[Records from a dataset]
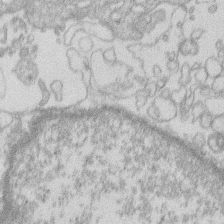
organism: Human
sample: Macrophage cells
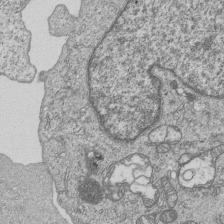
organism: Human
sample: MDA-MB-231 cells
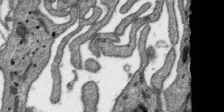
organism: Human
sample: Lung epithelial cells, uninfected (mock) control
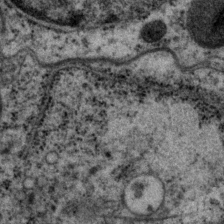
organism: P. pacificus
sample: Pharynx
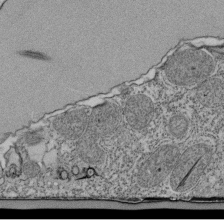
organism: Tetrahymena
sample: Cilia in tetrahymena
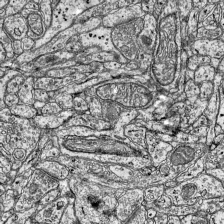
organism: Mouse
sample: Visual Cortex
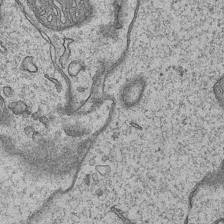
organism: Mouse
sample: CA1 Hippocampus
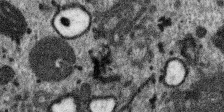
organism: Human
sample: Lung epithelial cells infected with SARS-CoV-2
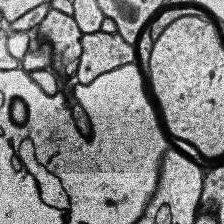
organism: Human
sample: Temporal Lobe
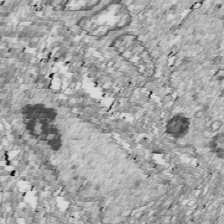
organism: Drosophila
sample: Cell division; meiosis; drosophila spermatocytes
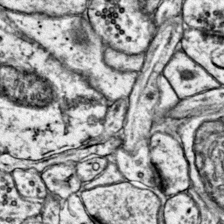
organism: Mouse
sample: Primary visual cortex
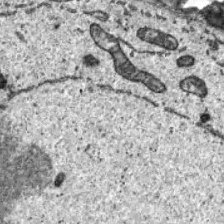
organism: Human
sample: HeLa cells
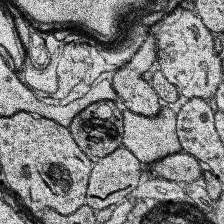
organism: Human
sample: Temporal Lobe

» **What is required**
Give the lines of the entries above exactly as they appear, leaving out each picture.

» **Result of this exercise**
organism: Human
sample: Macrophage cells
organism: Human
sample: MDA-MB-231 cells
organism: Human
sample: Lung epithelial cells, uninfected (mock) control
organism: P. pacificus
sample: Pharynx
organism: Tetrahymena
sample: Cilia in tetrahymena
organism: Mouse
sample: Visual Cortex
organism: Mouse
sample: CA1 Hippocampus
organism: Human
sample: Lung epithelial cells infected with SARS-CoV-2
organism: Human
sample: Temporal Lobe
organism: Drosophila
sample: Cell division; meiosis; drosophila spermatocytes
organism: Mouse
sample: Primary visual cortex
organism: Human
sample: HeLa cells
organism: Human
sample: Temporal Lobe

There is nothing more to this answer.